Ghana’s First Peace Corps Staff (Part One)

During the first week of May, 1961, Richard Thornell landed in Ghana to lay the groundwork for the arrival of the first Volunteers to be sent overseas. He was stricken with TB the end of August and entered the hospital only five days before the Volunteers stepped off the pane in Accra on August 29, 1961.

Here Pat Kennedy is Escort Officer for the first PCV to Ethiopia, September 1962

A number of dignitaries, however, including Ghana’s Minister of Education A.J. Dowuong-Hammond, were on hand to greet the 50 PCVs, men and women, and their escort officer, Padraic Kennedy, at the big airport on the outskirts of Accra.

In response to expressions of welcome, one of the Volunteers stepped forward and delivered a thank-you for the group in Twi, the principal local language. The Twi was far from perfect, but the fact that Americans would try to speak it at all was met with smiling enthusiasm on the part of the welcoming Ghanaians.

 

Thornell’s evacuation from Ghana to the U.S. for further medical treatment left Pat Kennedy, then 29, in charge as the only staffer until Representative George Carter arrived five days later. This would make Kennedy the first Peace Corps Country Director.

George Carter played chess with one son while another reads a book at their home in Accra.

Born in Philadelphia, George Carter took his degree in philosophy in 1949 at Lincoln University where he was a younger contemporary of Ghana’s President Kwame Nkrumah. He devoted himself to three years of graduate study in philosophy at Howard University and then joined an extensive study tour of West Africa concentrating on a comparative analysis of French and British colonial policy.

In 1953, he became Asian Secretary of the World Assembly of Youth, which carried him on nine extended journeys working with WAY national committees in Pakistan, India, Ceylon, Malaya, Singapore, Indonesia, Vietnam, the Philippines, Hong Kong and Japan.

On one of these journeys, Carter made a stopover pause at Shannon Airport where he bought an Irish Sweepstakes ticket. Six months and twice around the world later, he discovered that Irish authorities were frantically trying to track him down because he had won $10,000.

In February, 1959, he became a full-time consultant to the American Society of African Culture. He prepared a series of tapes for presentation in Guinea designed to give Africans a better understanding of the American Negro.

A research report Carter had done on “The Ancient African Empire: Ghana” became the after-dinner topic of conversation with Nkrumah in a visit Carter paid Ghana’s Prime Minister in 1952 and the two finished the discussion at 4:30 a.m.

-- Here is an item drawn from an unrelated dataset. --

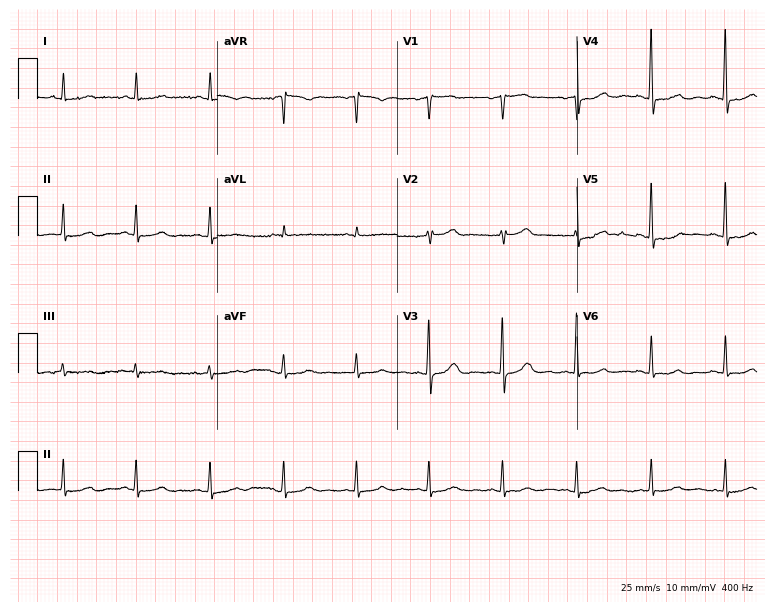
12-lead ECG from a woman, 66 years old. No first-degree AV block, right bundle branch block (RBBB), left bundle branch block (LBBB), sinus bradycardia, atrial fibrillation (AF) or sinus tachycardia recorded for this tracing.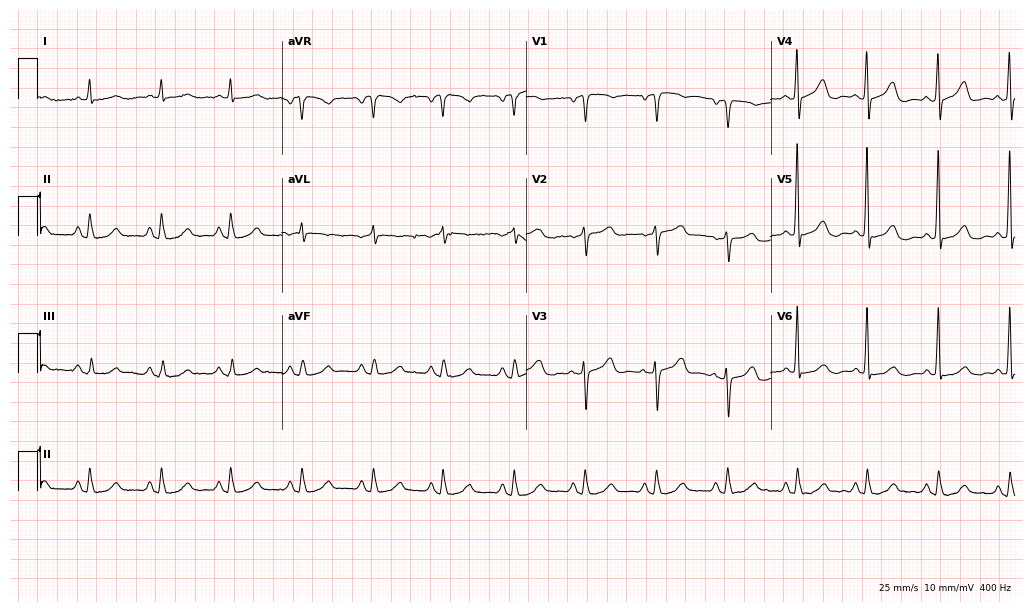
ECG — a 75-year-old female. Screened for six findings — first-degree AV block, right bundle branch block (RBBB), left bundle branch block (LBBB), sinus bradycardia, atrial fibrillation (AF), sinus tachycardia — none is recorded.

For ten years, Carter had researched and classified hundreds of African folk tales and myths. He had also accepted a research grant to complete a book on “The Background of Contemporary African Social Thoughts” when, in March, 1961, he came to the Peace Corps for one month as a consultant.

On September 2,1961, the one-month consultant arrived in Ghana as Representative.

Research Document: Who’s Who in the Peace Corps Overseas Administration (1963)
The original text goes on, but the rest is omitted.